2. an e vs S2 position plot. I put an S2 at 91 mm downstream from the 0 cm position, and calculated the radial position of the particles on it, if they hit it. (The position was chosen to maximize the number of 14N we catch: we throw away about 25% of the small-angle 14N with this position, but we'd have to throw away 5% anyway, and it may turn out that this is the optimal position.)
3. an e vs "barrel" position plot. I put a cylindrical barrel of arbitrary length at a radial distance of 40 mm from the beam line, with a starting position somewhere near the S2 (position increases upstream in this plot, so something going off from 0 cm at 90' would be at ~100 mm on the barrel).

Next step: figure out what this means: by detecting the alpha and 14N in some sort of configuration like this, can we deduce the centre of mass energy?

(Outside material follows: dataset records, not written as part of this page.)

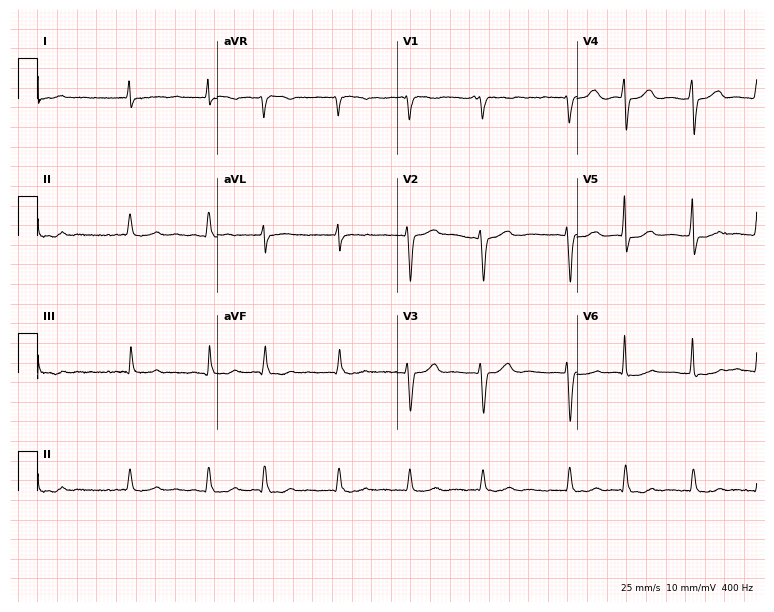
12-lead ECG from an 82-year-old female (7.3-second recording at 400 Hz). Shows atrial fibrillation.
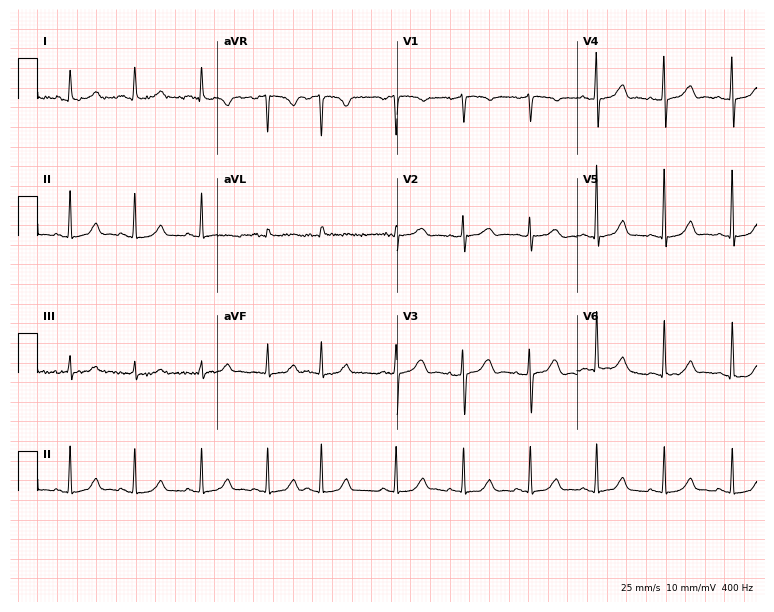
12-lead ECG (7.3-second recording at 400 Hz) from a woman, 70 years old. Screened for six findings — first-degree AV block, right bundle branch block, left bundle branch block, sinus bradycardia, atrial fibrillation, sinus tachycardia — none is recorded.
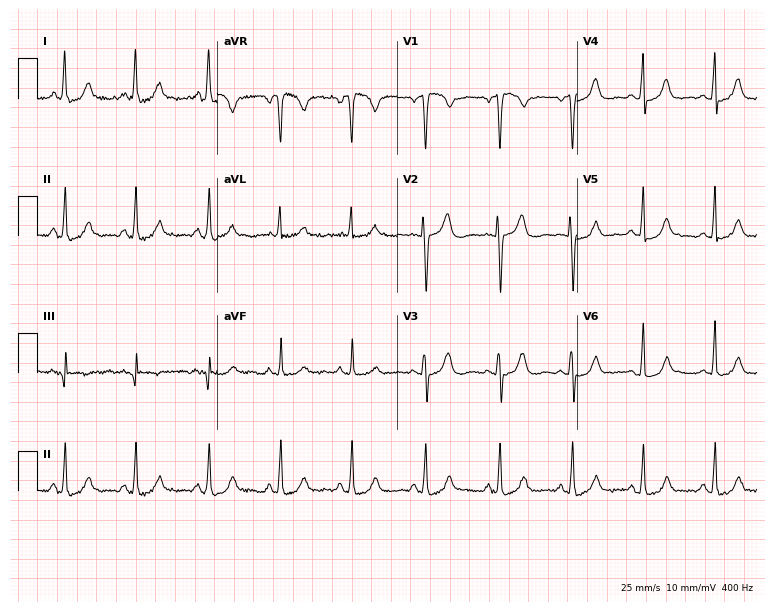
Standard 12-lead ECG recorded from a 23-year-old female patient (7.3-second recording at 400 Hz). Read as a normal ECG.
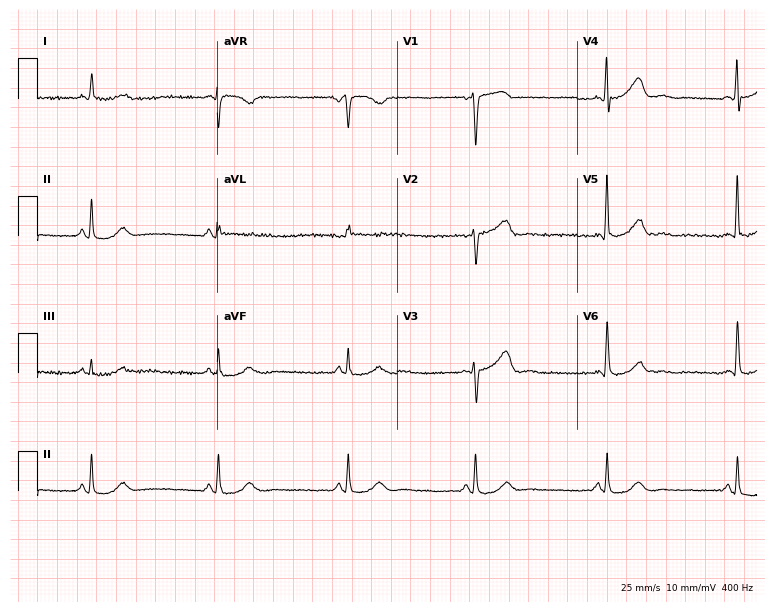
ECG (7.3-second recording at 400 Hz) — a man, 75 years old. Findings include sinus bradycardia (a sinus rate of 50 beats per minute or less).
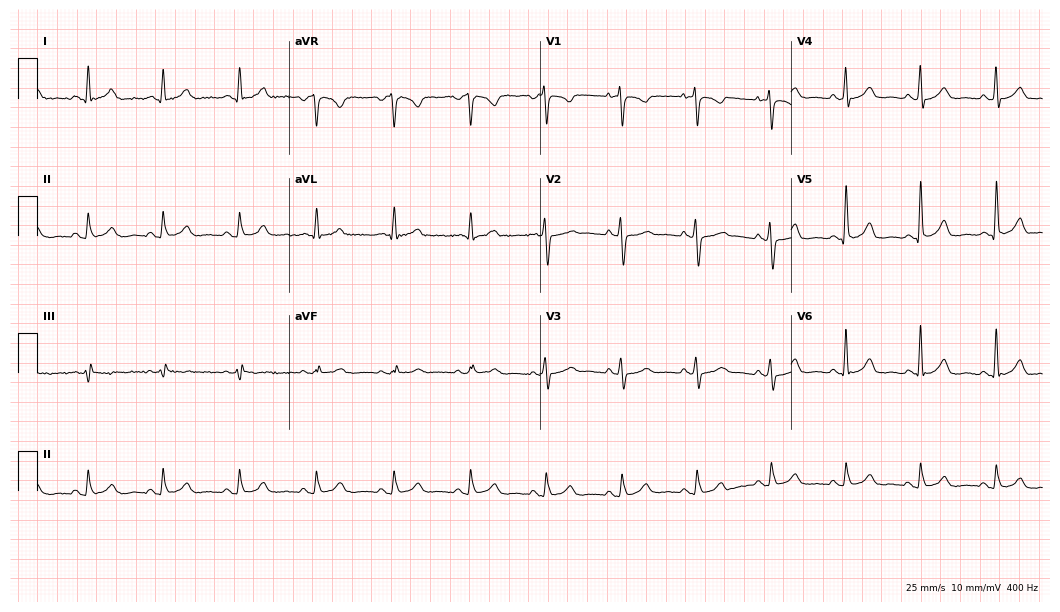
12-lead ECG from a 52-year-old male patient. Recorded interpretation: within normal limits.
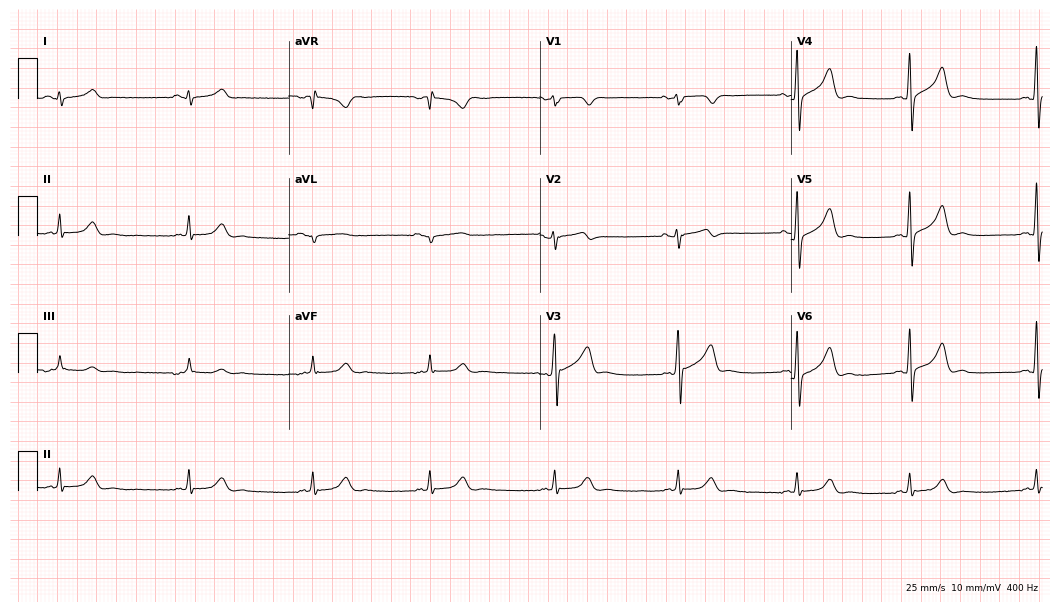
12-lead ECG from a man, 25 years old (10.2-second recording at 400 Hz). Shows sinus bradycardia (a sinus rate of 50 beats per minute or less).

Comment from Tom: putting an S2 inside the dragon gas cell would indeed involve making a new target box. (We're cunning like that.)

A note on efficiency: with an S2 positioned as indicated, we catch 75% of the 14N from the reaction at the 0 cm position. With a 10 cm long cylindrical barrel detector, we catch 82% of the alphas, with an additional 10% going into the S2. The total efficiency is then about 71%. If the barrel detector has less than 100% coverage over its angular range, the efficiency will be decreased by a corresponding amount--for example 50% coverage (like we might get with two rectangular detectors if we were very cunning) leads to 35% total efficiency, whereas with four we might get about 60% total efficiency.

A further note on the figures: the ones I've just uploaded include the effects of reactions at 5 cm as well as at 0 and 1 cm--just to see.